I also think that, even if you're not a structure person, it helps to have just a very rough structure to the day. This helps me enormously and I was so anti routine when DS was little that it took me until he was nearly 7 (!) to work it out. So you have lunch at a set time, you have your groups on certain days, perhaps you have "outdoor" time and "indoor" time, or however you want to break it up, and SO IMPORTANT: "Mummy's breaktime". It's a very good idea to introduce a time in the day, at least one or two, where you are around and available for emergencies of course, but you don't sit and play, you don't read to them, you don't show them how to do things, you just have a break. This is complete anathema to the usual doctrine about how we have to be more present, but I think that that has swung so far that we are typically trying to be "present" ALL the time, which is totally unsustainable, and then feeling guilty and worn out by it and thus less able to be present ANY of the time. So build in some time for you and know that it is okay and not anything to feel guilty about to take it. It's okay for them to learn that people need time out and that they can't always expect others to want to do the thing they want to do at the exact same time they want to do it.

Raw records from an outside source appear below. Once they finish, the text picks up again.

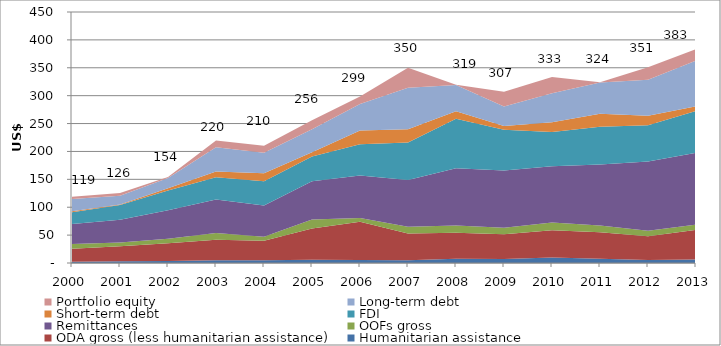
| Category | Humanitarian assistance | ODA gross (less humanitarian assistance) | OOFs gross | Remittances | FDI | Short-term debt | Long-term debt | Portfolio equity |
|---|---|---|---|---|---|---|---|---|
| 2000.0 | 2351.797 | 23228.067 | 8426.49 | 36082.581 | 20871.824 | 1919.846 | 21852.525 | 4097.114 |
| 2001.0 | 3034.028 | 27159.869 | 6544.64 | 40796.139 | 26626.277 | 583.989 | 15905.131 | 4909.465 |
| 2002.0 | 3582.781 | 32049.502 | 7650.26 | 51439.418 | 35059.081 | 4315.244 | 18384.691 | 1868.625 |
| 2003.0 | 4927.01 | 36598.499 | 12160.2 | 60260.347 | 39611.57 | 10273.639 | 43744.852 | 12250.051 |
| 2004.0 | 4892.172 | 35193.272 | 6797.59 | 56381.149 | 43194.618 | 14383.941 | 37039.07 | 12448.486 |
| 2005.0 | 5912.276 | 56155.553 | 15999.28 | 68417.655 | 44228.718 | 7633.121 | 41229.257 | 16515.988 |
| 2006.0 | 5366.864 | 68409.197 | 6887.53 | 76381.681 | 55690.568 | 24975.384 | 47428.503 | 13461.214 |
| 2007.0 | 5140.231 | 47753.608 | 12314.23 | 83530.004 | 67332.599 | 23610.416 | 74478.067 | 36021.883 |
| 2008.0 | 7569.06 | 46717.366 | 12918.7 | 102446.265 | 88999.168 | 13190.786 | 47405.324 | 117.626 |
| 2009.0 | 7137.07 | 44418.068 | 11601.3 | 102715.11 | 72837.088 | 6982.845 | 34978.248 | 26514.646 |
| 2010.0 | 9921.725 | 48621.66 | 14019.18 | 100843.022 | 61539.982 | 17516.552 | 51663.481 | 29318.918 |
| 2011.0 | 7599.623 | 47740.438 | 11784.78 | 109678.918 | 67535.923 | 23056.888 | 56205.85 | 503.365 |
| 2012.0 | 5427.101 | 42679.305 | 9918.75 | 124044.992 | 64882.561 | 16849.159 | 64748.635 | 22277.798 |
| 2013.0 | 6394.584 | 52893.675 | 9386.87 | 128827.874 | 75281.811 | 8103.2 | 81964.009 | 20416.669 |

And by that token - you have to be careful when you're a SAHM and especially when the DC are very little that you are not slipping into the role of "default parent" even when your DH or DP is around. That is a killer, because it puts you on duty absolutely 24/7. It's hard to be on duty all the time when DH is not at home but it's crushing to be on duty all the time even when he's there, and it will exhaust you. So not just "helping" but things like - do you feel totally able to just say "I'm popping out" at the weekend and doing so, going off for a nap, or a run, or to the supermarket. I'm not talking weekends away with such a little baby (though you could - take the baby with you) but these simple things. Who notices that it's time for dinner, who gets up in the night, who goes to DC when they are hurt, who takes them to weekend birthday parties, who does bedtime? Would your DH notice if he'd dressed them in too-small or dirty clothes which were mistakenly in the drawer and would he know what to do about it?
I also think you're in a hard age where the bigger one wants lots of entertaining and the younger one isn't old enough to play with. In six months to a year, they'll be much better able to entertain each other and you'll find things easier.
Good luck! :) Let us know how you get on.